There seems to be a pretty good MI contingent here. I am seeing tons of Cruzes in the metro Detroit area.


----------



## Family0 (Mar 18, 2011)

Mid Michigan.


----------



## Vetterin (Mar 27, 2011)

Hey der! Does an ex Yooper count?


----------



## casey67 (Apr 20, 2011)

Another one from Mid-Michigan.


----------



## Family0 (Mar 18, 2011)

Vetterin said:


> Hey der! Does an ex Yooper count?


ya eh?


----------



## Skilz10179 (Mar 22, 2011)

Metro-Detroit here!


----------



## Skilz10179 (Mar 22, 2011)

If any of you Michigan people enjoy free food, badass cars and having a good time you need to check this out! 

http://www.cruzetalk.com/forum/18-events-meets/1402-11th-annual-j-bom-bbq-may-28th-detroit-area.html

We typically get over 75 cars, mostly non J bodies like Sti's, Evo's, classic and modern muscle cars, S2000's, LSX powered 240's, 350Z's, motorcycles, you name it...


----------



## offroadjeepin (Apr 2, 2011)

Yooper here!


----------



## rlhammon (Apr 7, 2011)

Grew up Mid-Michigan, live West Michigan (GR Lakeshore area) here... Yooper by training (college in da U.P., eh?).


----------



## CRUISE-CRUZE (Nov 8, 2010)

Metro Detroit area too!


----------



## Skilz10179 (Mar 22, 2011)

CRUISE-CRUZE said:


> Metro Detroit area too!


You really should come out to the BBQ, bring friends too!


----------



## itsbmw (Feb 5, 2011)

..


----------



## Autobahn (Apr 30, 2011)

Sterling Heights here...


----------



## 88ls1blazer (May 3, 2011)

this guy...


----------



## limited360 (May 6, 2011)

Skilz10179 said:


> You really should come out to the BBQ, bring friends too!


Detroit Area here as well... 

I think I know you... ha ha.
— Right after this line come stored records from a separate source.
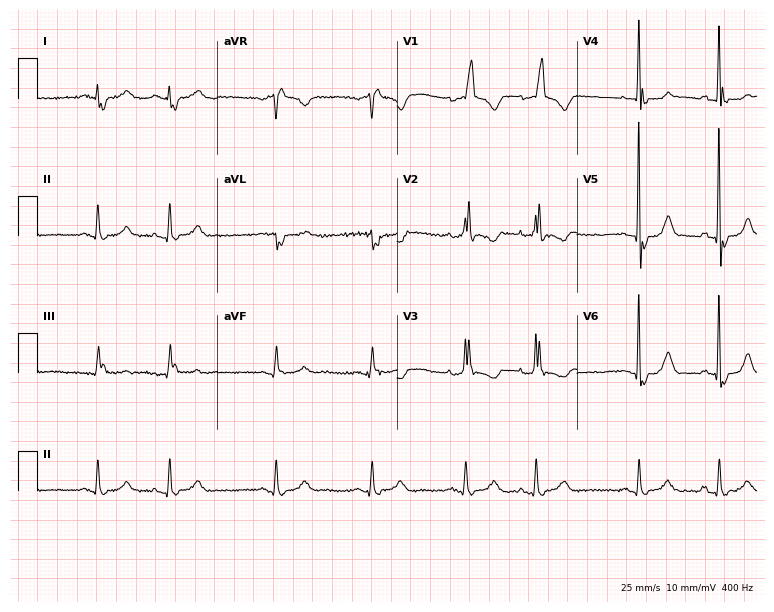
ECG — a 73-year-old female patient. Screened for six findings — first-degree AV block, right bundle branch block (RBBB), left bundle branch block (LBBB), sinus bradycardia, atrial fibrillation (AF), sinus tachycardia — none is recorded.
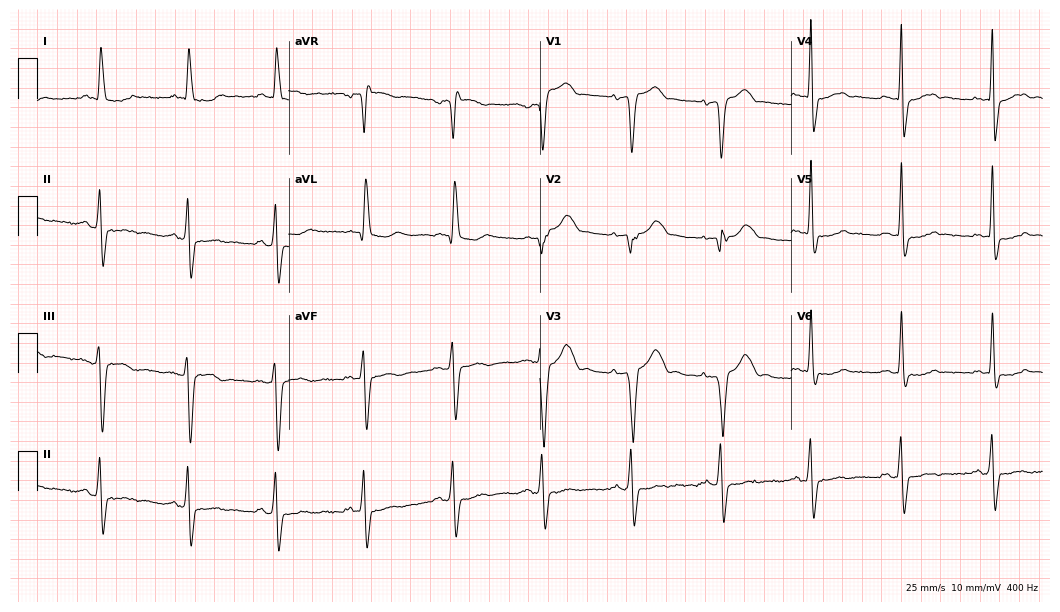
12-lead ECG from a male, 78 years old. Findings include left bundle branch block (LBBB).
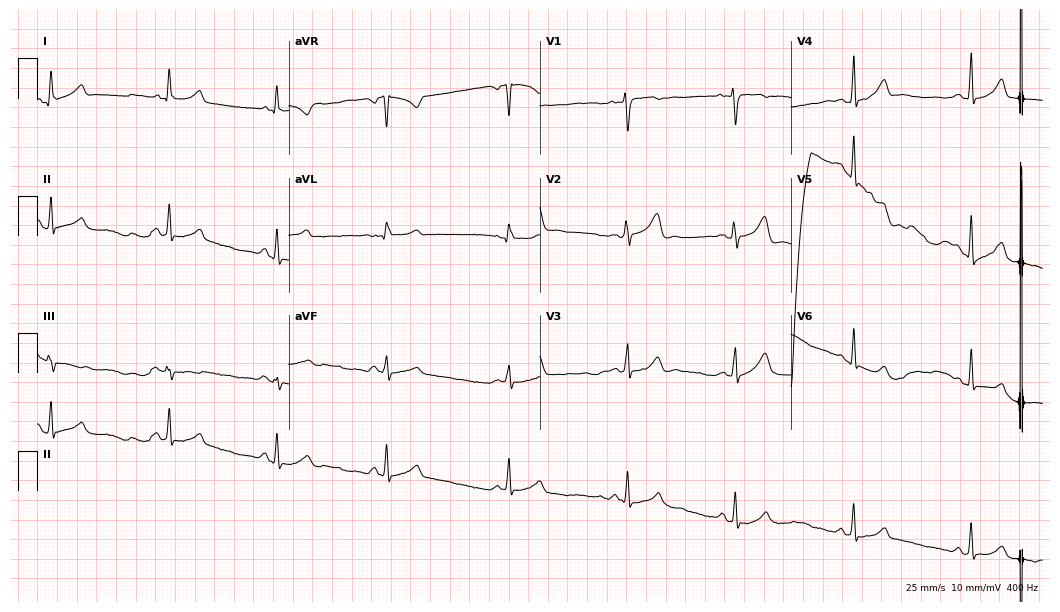
ECG — a female, 38 years old. Labelled as a normal ECG.
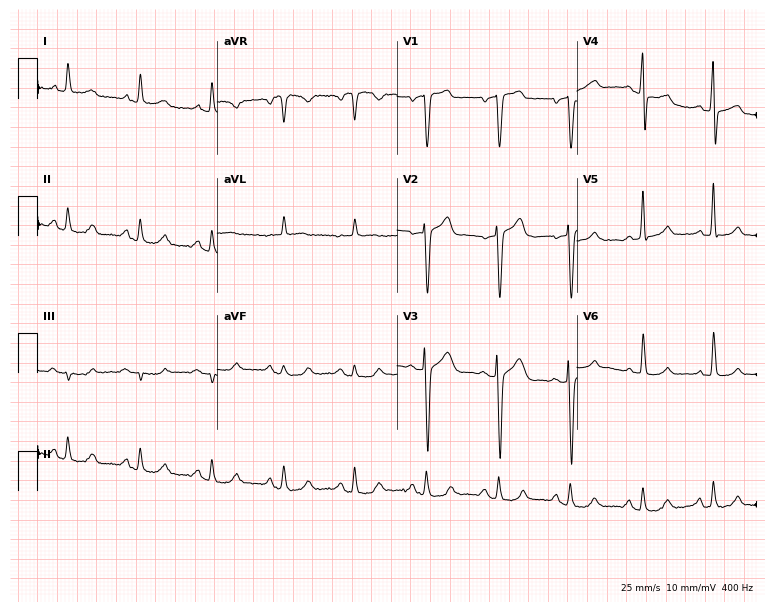
Electrocardiogram (7.3-second recording at 400 Hz), a male patient, 69 years old. Of the six screened findings (first-degree AV block, right bundle branch block, left bundle branch block, sinus bradycardia, atrial fibrillation, sinus tachycardia), none is recorded.

Small world.


----------



## Arcticat (Feb 16, 2012)

I'm from Southwestern lower Michigan. 2012 ECO


----------



## bodeis (Jan 28, 2012)

The thumb here.


----------



## COLETRAIN (Oct 27, 2011)

west michigan


----------



## ECOmaniac (Mar 14, 2012)

Born and raised in Bay City, move out of state in 09'. Going home next week though!


----------



## AutumnCruzeRS (Sep 10, 2012)

Near **** Mi here :laugh:!! Bodeis where bouts in the thumb? I Have family up there.


----------



## rbtec (Feb 3, 2012)

Ann Arbor area.


Sent from my Autoguide iPhone app


----------



## smoove87 (Jul 9, 2012)

Grand Rapids area


----------



## msz2012 (Nov 24, 2011)

North of Detroit here...


----------



## bodeis (Jan 28, 2012)

Mayville. 45 minutes west of saginaw, 25 minutes north of lapeer.


----------



## Sunline Fan (Jul 29, 2012)

Extreme western suburbs of Detroit, about 20 minutes northeast of Ann Arbor.


----------



## AutumnCruzeRS (Sep 10, 2012)

Hey bodeis I go through Mayville on my way up. I got fam in Caro/Cass City areaSunline your twin (not identical mine is 1lt) is just 20-30 mins northwest of Ann Arbor Why did H E L L Mi get blocked? Thats an actual place you know.


----------



## Sunline Fan (Jul 29, 2012)

AutumnCruzeRS said:


> Hey bodeis I go through Mayville on my way up. I got fam in Caro/Cass City areaSunline your twin (not identical mine is 1lt) is just 20-30 mins northwest of Ann Arbor Why did H E L L Mi get blocked? Thats an actual place you know.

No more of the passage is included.